# Contestador automatico telefono fijo



## Emmanuelfanzini (Feb 8, 2011)

Buenas, soy nuevo en el foro y ando un poco perdido.
Estoy realizando un proyecto que encontré en la red y que al parecer es simple y no presenta complejidades. El proyecto se trata de un contestador automático que tiene un MT8870 para detectar tonos. Vengo bastante bien, pero no termino de comprender una parte del circuito que es la del "gancho automático" (seria la parte que contesta automáticamente), entiendo como funciona pero no entiendo como es que automáticamente descuelga el teléfono.

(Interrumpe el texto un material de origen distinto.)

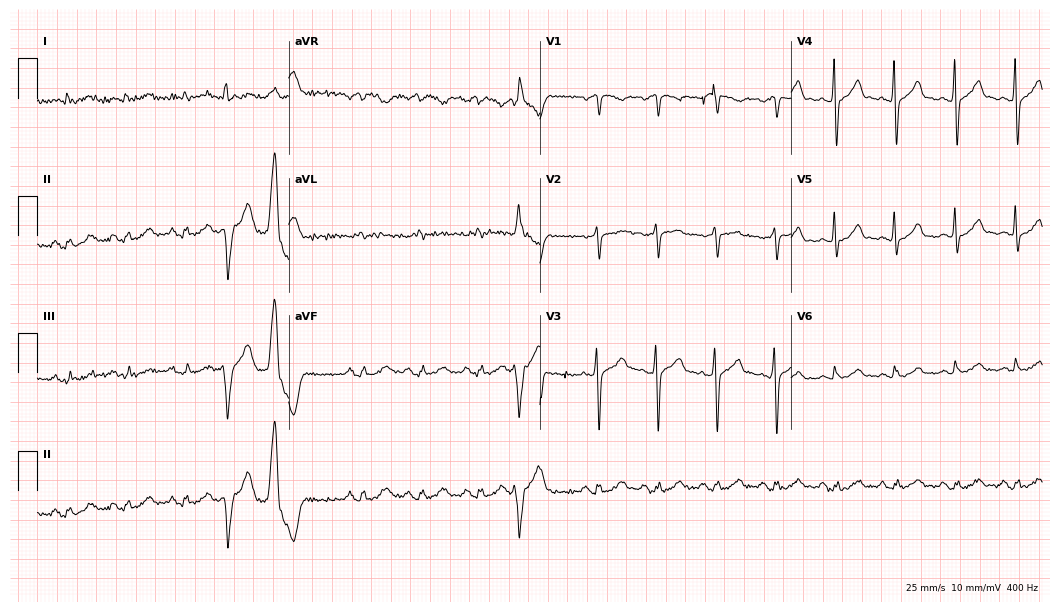
Standard 12-lead ECG recorded from a 75-year-old male. None of these six findings is recorded: first-degree AV block, right bundle branch block (RBBB), left bundle branch block (LBBB), sinus bradycardia, atrial fibrillation (AF), sinus tachycardia.
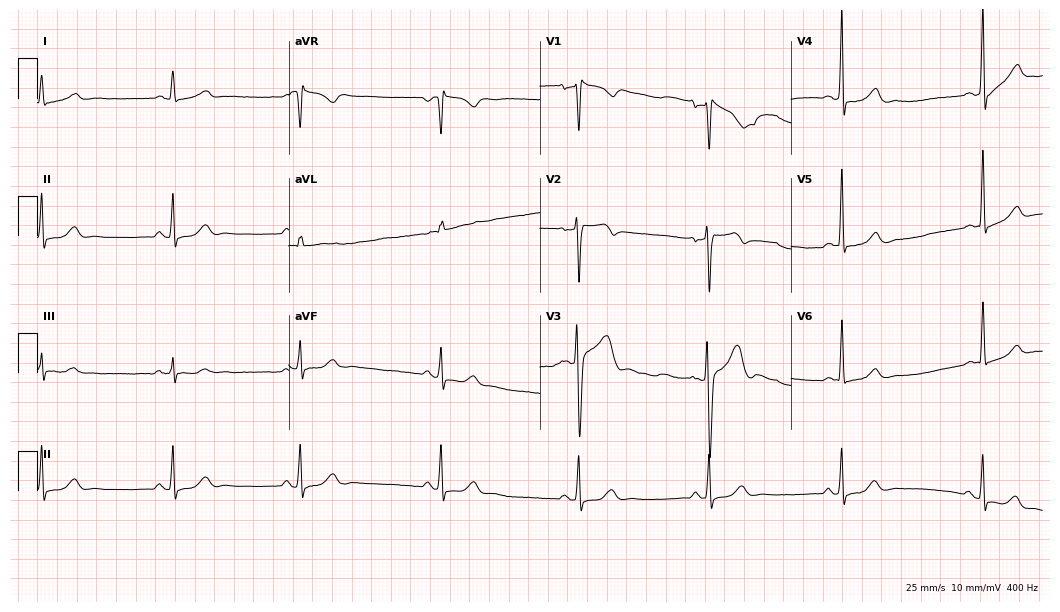
Resting 12-lead electrocardiogram. Patient: a 44-year-old man. The tracing shows sinus bradycardia (a sinus rate of 50 beats per minute or less).
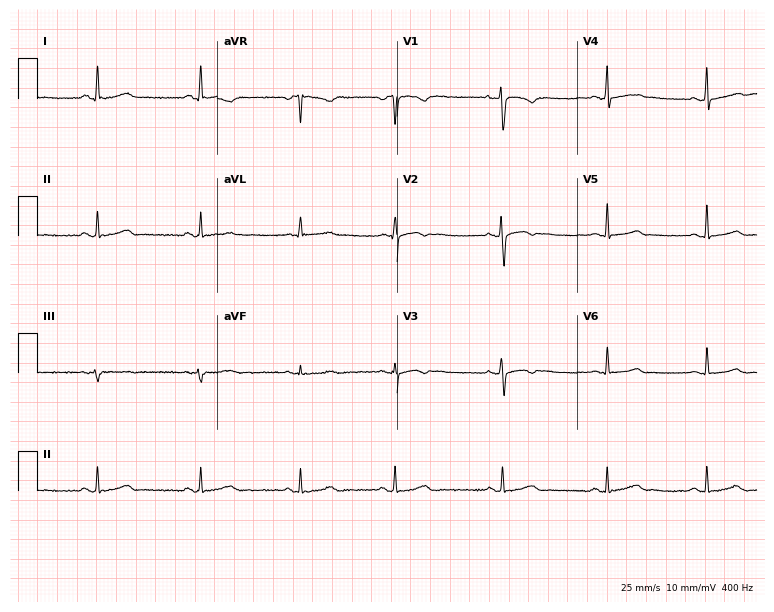
Resting 12-lead electrocardiogram. Patient: a 32-year-old female. None of these six findings is recorded: first-degree AV block, right bundle branch block (RBBB), left bundle branch block (LBBB), sinus bradycardia, atrial fibrillation (AF), sinus tachycardia. Only these six findings were labelled.
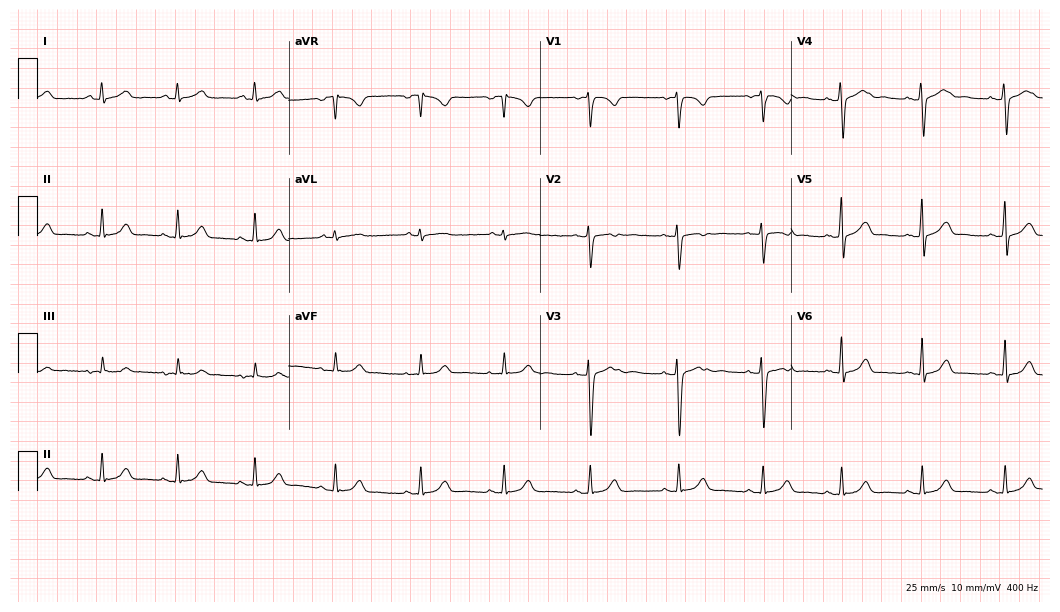
Electrocardiogram (10.2-second recording at 400 Hz), a woman, 35 years old. Of the six screened findings (first-degree AV block, right bundle branch block, left bundle branch block, sinus bradycardia, atrial fibrillation, sinus tachycardia), none is recorded.

Lo probé con un simulador y si le pongo una llame manual funciona correctamente, pero ¿como hago para que sea automático?
El proyecto es el siguiente:
http://grids.die.upm.es/practicas/Interfaz%20telef%A2nico/inter_tel_3.pdf

Desde ya muchas gracias.


----------



## DJ T3 (Mar 14, 2011)

Hola que tal!
Bienvenido al foro (yo también soy nuevo, jejeje, pero leyéndolo muy *viejo*, jejeje)..
Con respecto a tu pregunta, en el PDF tenes un detector de llamada, lo cual junto a un PIC, podes detectar cuándo alguien llama a tu línea, cuando el PIC reconozca la llamada, conmuta el "gancho automático" para atender la llamada y recibir, a través del integrado (decodificador DTMF) MT8870, datos (DTMF del teclado alfanumérico del teléfono) provenientes de otro teléfono, así realizar, dependiendo de la opción que elija el que llama, las operaciones correspondientes.
Espero haberte ayudado, cualquier cosa pregunta. Saludos!!!


----------



## Emmanuelfanzini (Mar 14, 2011)

Si, muchas gracias. El proyecto lo necesito para aprobar la ultima materia que me queda para recibirme de tecnico electronico asi que me es de gran ayuda! voy a ver entonces como hago. tengo un 84 que seguramente me va a servir. Saludos y gracias por tu ayuda desinteresada.


----------



## Luisfer1128 (Oct 11, 2012)

Emmanuelfanzini dijo:


> Buenas, soy nuevo en el foro y ando un poco perdido.
> Estoy realizando un proyecto que encontré en la red y que al parecer es simple y no presenta complejidades. El proyecto se trata de un contestador automático que tiene un MT8870 para detectar tonos. Vengo bastante bien, pero no termino de comprender una parte del circuito que es la del "gancho automático" (seria la parte que contesta automáticamente), entiendo como funciona pero no entiendo como es que automáticamente descuelga el teléfono. Lo probé con un simulador y si le pongo una llame manual funciona correctamente, pero ¿como hago para que sea automático?
> El proyecto es el siguiente:
> http://grids.die.upm.es/practicas/Interfaz%20telef%A2nico/inter_tel_3.pdf
> ...



Que tal Emmanuelfanzini? Como te acabo de ir con tu proyecto ?

Quisiera saber si aun tienes por ahi pdf que mencionas en tu tema, ando en busca de un circuito para autocontestacion, pero nada que aparece alguno.

Si lo tienes aun a mano, agradezco si lo puedes compartir., 

Saludos


----------